By Parijat Jha

Columnist finds new appreciation for dedication, sportsmanship required of Special Olympics athletes

From high school to the pros, motivation is an issue dealt with by all coaches and athletes. I, too, am flawed in this field, because many times while playing football or running track I fail to run my hardest or give it my all. As I walked to the Jones Middle School stadium, I expected a bunch of athletes socializing and having fun. I was stunned when I saw the enthusiasm and excitement coming from these Special Olympians. Instead of whining about having to practice in the scorching heat, like many would have, these athletes showed only signs of joy as they motivated one another to get the practice started. As I watched them warm-up, I realized that the motivation and companionship these athletes shared is rarely seen in any team.
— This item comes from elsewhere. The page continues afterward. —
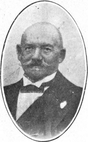 "Don Antonio Cambiaso Fundador de la Casa Cambiaso Hnos."

Such an inspiring mentality was exemplified by senior Josh Valentino. I watched as Valentino greeted each player and volunteer with passion, giving each individual a handshake, a hug, and sometimes even a chest bump. Constantly encouraging his teammates, Valentino’s intensity did not falter for a second. This kind of passion is something even I strive for.

As all 31 athletes poured in, head coordinator of the Special Olympics Mike Borders took control and informed the athletes of what each individual would work on. With little resistance, Borders quickly had all the athletes ready after their warm-up laps. He then divided the athletes and volunteers into different activities, including running the 100-meter dash, performing the long jump, tossing a softball, or throwing a bocce ball.

Valentino and his group were first assigned to run the 100-meter sprint. As the group gathered around the starting line they smiled and laughed with each other as if they were casually hanging out. In over 10 years of playing organized sports, I have never been excited to run and I had never imagined any other athlete being motivated to do so, either. I was quickly proven wrong as Valentino and his teammates ran hard through the line. Without having coach Borders yelling and screaming, the athletes were giving it their full effort the entire time.

According to Borders, the athletes never fail to impress him, as they have a natural level of competitiveness that causes them to go hard all the time.

With one sprint down, I expected their effort to ease up, having given all of their energy right off the bat. Once again, I was wrong. Every athlete continued to go his hardest until the end of practice.

They further shocked me by never dwelling on the high temperature or whining about breaks—something I have seen at nearly every practice in which I have taken part. Instead, Valentino and the rest of the athletes seemed to enjoy the running and working out.

“It’s fun out here, including working hard and everything, because I love it,” Valentino said.

Passion like this is a rare commodity. Many times, I’ve seen people lose motivation because of the stress of events in their lives; however I think all of us, including myself, could learn a lesson from athletes such as Valentino.

Valentino begins each day by going to work from 11 a.m. to 3 p.m., and he still finds himself bringing every ounce of energy he has to each and every practice. Instead of getting lost in the highs and lows—the wins and losses—of everyday life, we need to approach everything in life with all of our effort. Not only will this bring a better outcome to our lives, but it will also bring greater happiness. Maybe with such effort, we can be like Valentino and just “love it.”